Dataset items

[Start of section]

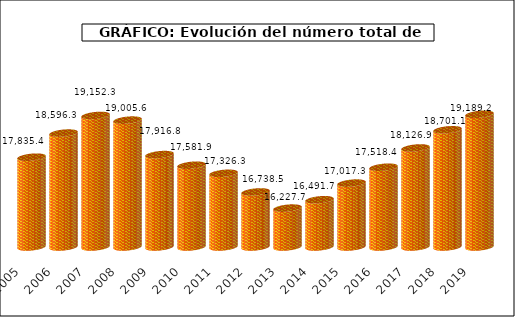
| Category | Series1 |
|---|---|
| 2005.0 | 17835.4 |
| 2006.0 | 18596.3 |
| 2007.0 | 19152.3 |
| 2008.0 | 19005.6 |
| 2009.0 | 17916.8 |
| 2010.0 | 17581.9 |
| 2011.0 | 17326.3 |
| 2012.0 | 16738.5 |
| 2013.0 | 16227.7 |
| 2014.0 | 16491.7 |
| 2015.0 | 17017.3 |
| 2016.0 | 17518.4 |
| 2017.0 | 18126.9 |
| 2018.0 | 18701.1 |
| 2019.0 | 19189.213 |
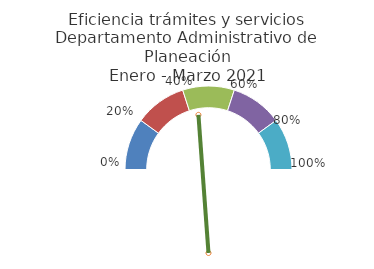
| Category | 1.44996584 |
|---|---|
| 0.0 | 0.2 |
| 0.2 | 0.2 |
| 0.4 | 0.2 |
| 0.6 | 0.2 |
| 0.8 | 0.2 |
| 1.0 | 1 |
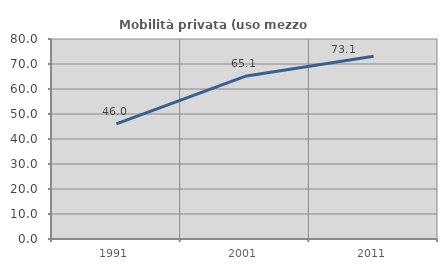
| Category | Mobilità privata (uso mezzo privato) |
|---|---|
| 1991.0 | 46.029 |
| 2001.0 | 65.069 |
| 2011.0 | 73.068 |
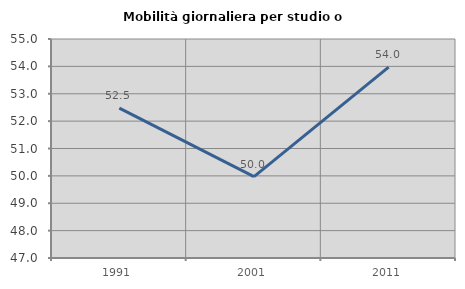
| Category | Mobilità giornaliera per studio o lavoro |
|---|---|
| 1991.0 | 52.477 |
| 2001.0 | 49.975 |
| 2011.0 | 53.971 |
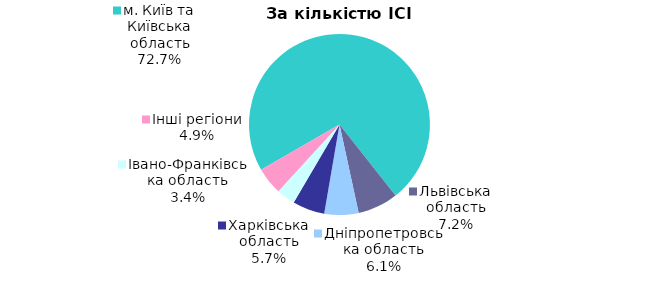
| Category | Series 0 |
|---|---|
| м. Київ та Київська область | 0.727 |
| Львівська область | 0.072 |
| Дніпропетровська область | 0.061 |
| Харківська область | 0.057 |
| Iвано-Франкiвська область | 0.034 |
| Інші регіони | 0.049 |
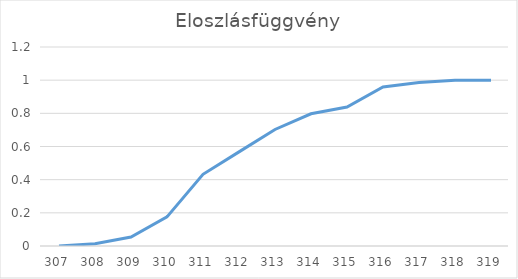
| Category | Series 0 |
|---|---|
| 307.0 | 0 |
| 308.0 | 0.014 |
| 309.0 | 0.054 |
| 310.0 | 0.176 |
| 311.0 | 0.432 |
| 312.0 | 0.568 |
| 313.0 | 0.703 |
| 314.0 | 0.797 |
| 315.0 | 0.838 |
| 316.0 | 0.959 |
| 317.0 | 0.986 |
| 318.0 | 1 |
| 319.0 | 1 |
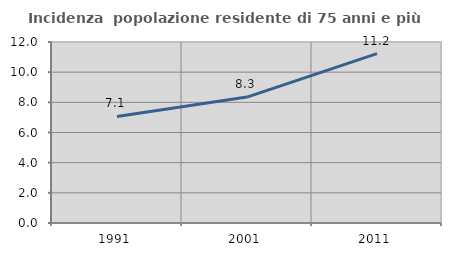
| Category | Incidenza  popolazione residente di 75 anni e più |
|---|---|
| 1991.0 | 7.067 |
| 2001.0 | 8.347 |
| 2011.0 | 11.232 |
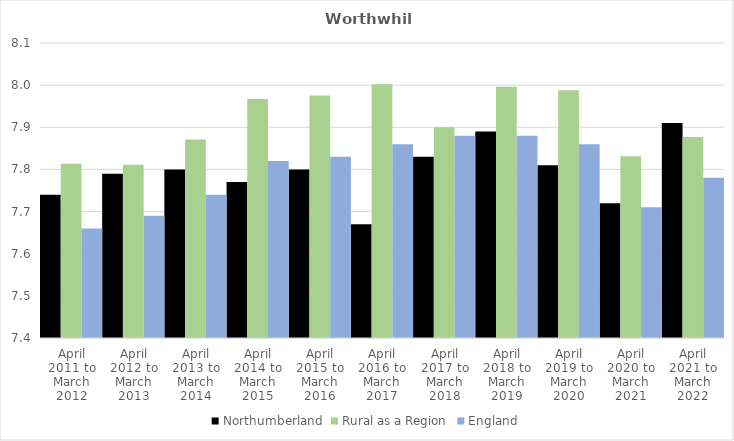
| Category | Northumberland | Rural as a Region | England |
|---|---|---|---|
| April 2011 to March 2012 | 7.74 | 7.813 | 7.66 |
| April 2012 to March 2013 | 7.79 | 7.811 | 7.69 |
| April 2013 to March 2014 | 7.8 | 7.871 | 7.74 |
| April 2014 to March 2015 | 7.77 | 7.967 | 7.82 |
| April 2015 to March 2016 | 7.8 | 7.975 | 7.83 |
| April 2016 to March 2017 | 7.67 | 8.002 | 7.86 |
| April 2017 to March 2018 | 7.83 | 7.9 | 7.88 |
| April 2018 to March 2019 | 7.89 | 7.996 | 7.88 |
| April 2019 to March 2020 | 7.81 | 7.988 | 7.86 |
| April 2020 to March 2021 | 7.72 | 7.831 | 7.71 |
| April 2021 to March 2022 | 7.91 | 7.877 | 7.78 |
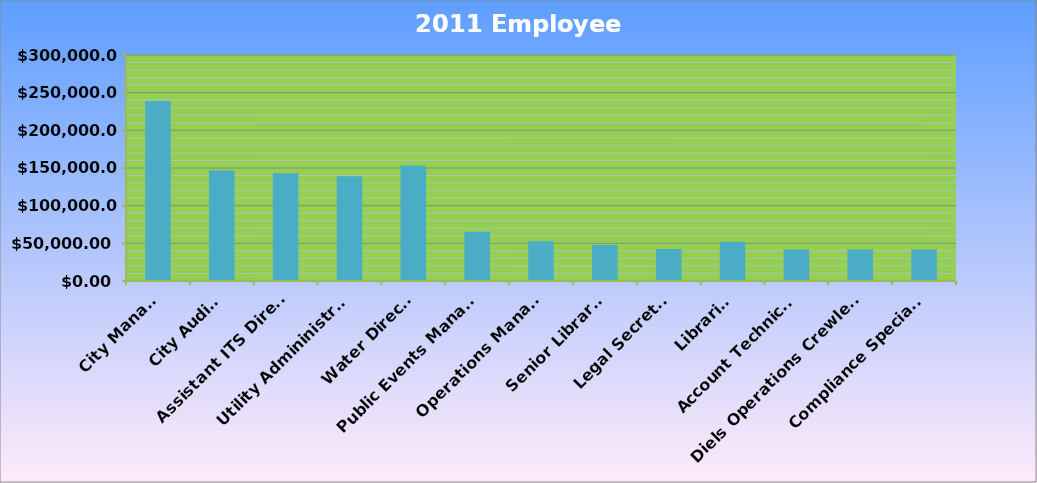
| Category | Series 0 |
|---|---|
| City Manager | 239057.725 |
| City Auditor | 146695.64 |
| Assistant ITS Director | 142877.595 |
| Utility Admininistrator | 139190.37 |
| Water Director | 153240.88 |
| Public Events Manager | 65418.44 |
| Operations Manager | 52862.885 |
| Senior Librarian | 47947.64 |
| Legal Secretary | 42505.95 |
| Librarian | 52241.28 |
| Account Technician | 41901.6 |
| Diels Operations Crewleader | 41879.76 |
| Compliance Specialist | 41771.6 |
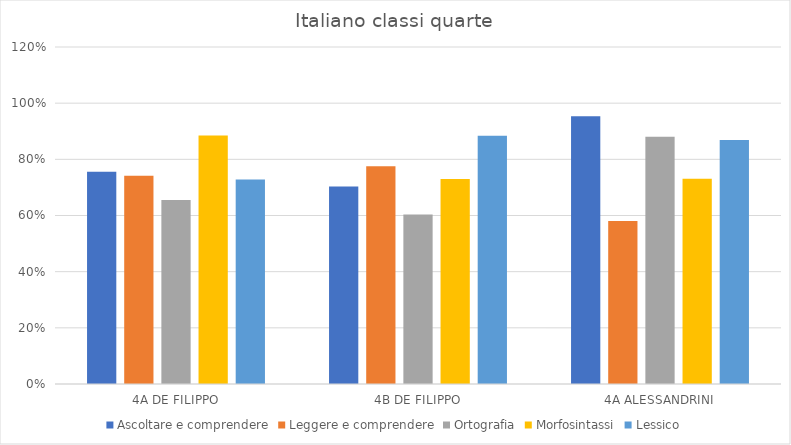
| Category | Ascoltare e comprendere | Leggere e comprendere | Ortografia | Morfosintassi | Lessico |
|---|---|---|---|---|---|
| 4A DE FILIPPO | 0.756 | 0.742 | 0.656 | 0.885 | 0.728 |
| 4B DE FILIPPO | 0.703 | 0.775 | 0.603 | 0.73 | 0.884 |
| 4A ALESSANDRINI | 0.954 | 0.581 | 0.881 | 0.731 | 0.869 |
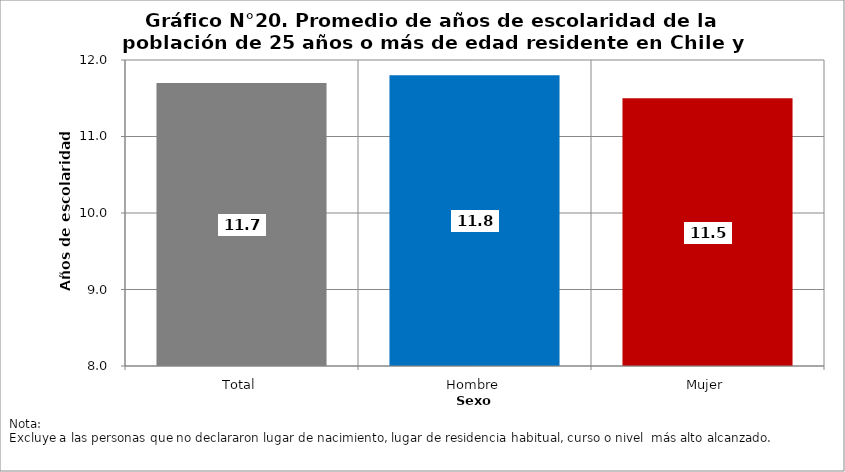
| Category | Series 0 |
|---|---|
| Total | 11.7 |
| Hombre | 11.8 |
| Mujer | 11.5 |

[End of section]

[Task prompt]: Pictures are to be left out while the lines from the beginning of the records through the line with "Region | England |" are copied word for word.

[Reply]:
| Category | Series1 |
|---|---|
| 2005.0 | 17835.4 |
| 2006.0 | 18596.3 |
| 2007.0 | 19152.3 |
| 2008.0 | 19005.6 |
| 2009.0 | 17916.8 |
| 2010.0 | 17581.9 |
| 2011.0 | 17326.3 |
| 2012.0 | 16738.5 |
| 2013.0 | 16227.7 |
| 2014.0 | 16491.7 |
| 2015.0 | 17017.3 |
| 2016.0 | 17518.4 |
| 2017.0 | 18126.9 |
| 2018.0 | 18701.1 |
| 2019.0 | 19189.213 |
| Category | 1.44996584 |
|---|---|
| 0.0 | 0.2 |
| 0.2 | 0.2 |
| 0.4 | 0.2 |
| 0.6 | 0.2 |
| 0.8 | 0.2 |
| 1.0 | 1 |
| Category | Mobilità privata (uso mezzo privato) |
|---|---|
| 1991.0 | 46.029 |
| 2001.0 | 65.069 |
| 2011.0 | 73.068 |
| Category | Mobilità giornaliera per studio o lavoro |
|---|---|
| 1991.0 | 52.477 |
| 2001.0 | 49.975 |
| 2011.0 | 53.971 |
| Category | Series 0 |
|---|---|
| м. Київ та Київська область | 0.727 |
| Львівська область | 0.072 |
| Дніпропетровська область | 0.061 |
| Харківська область | 0.057 |
| Iвано-Франкiвська область | 0.034 |
| Інші регіони | 0.049 |
| Category | Series 0 |
|---|---|
| 307.0 | 0 |
| 308.0 | 0.014 |
| 309.0 | 0.054 |
| 310.0 | 0.176 |
| 311.0 | 0.432 |
| 312.0 | 0.568 |
| 313.0 | 0.703 |
| 314.0 | 0.797 |
| 315.0 | 0.838 |
| 316.0 | 0.959 |
| 317.0 | 0.986 |
| 318.0 | 1 |
| 319.0 | 1 |
| Category | Incidenza  popolazione residente di 75 anni e più |
|---|---|
| 1991.0 | 7.067 |
| 2001.0 | 8.347 |
| 2011.0 | 11.232 |
| Category | Northumberland | Rural as a Region | England |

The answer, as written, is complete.